Il 22 febbraio, caricato insieme ad altri 650 deportati su di un treno di vagoni piombati, Primo Levi partì dal campo di concentramento di Fossoli senza sapere la propria destinazione. Scriverà nel Viaggio, il primo capitolo di Se questo è un uomo che il vagone su cui viaggiava fu di gran lunga il più fortunato: “fra le quarantacinque persone del mio vagone, quattro soltanto hanno rivisto le loro case”.

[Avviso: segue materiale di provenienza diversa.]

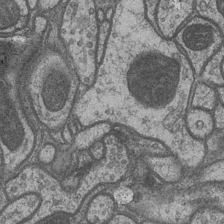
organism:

Passò gran parte del tempo al fianco della sua amica Vanda Maestro, torinese, e anch’essa chimica:

«Accanto a me, serrata come me tra corpo e corpo, era stata per tutto il viaggio una donna. Ci conoscevamo da molti anni, e la sventura ci aveva colti insieme, ma poco sapevamo l’uno dell’altra. Ci dicemmo allora, nell’ora della decisione, cose che non si dicono tra i vivi. Ci salutammo, e fu breve; ciascuno salutò nell’altro la vita. Non avevamo più paura».

Dopo cinque giorni di viaggio arrivarono ad Auschwitz. Subito dopo l’ingresso nel lager i deportati vennero divisi: da una parte gli uomini, dall’altra le donne e i bambini. Levi fu  destinato alla baracca numero 30.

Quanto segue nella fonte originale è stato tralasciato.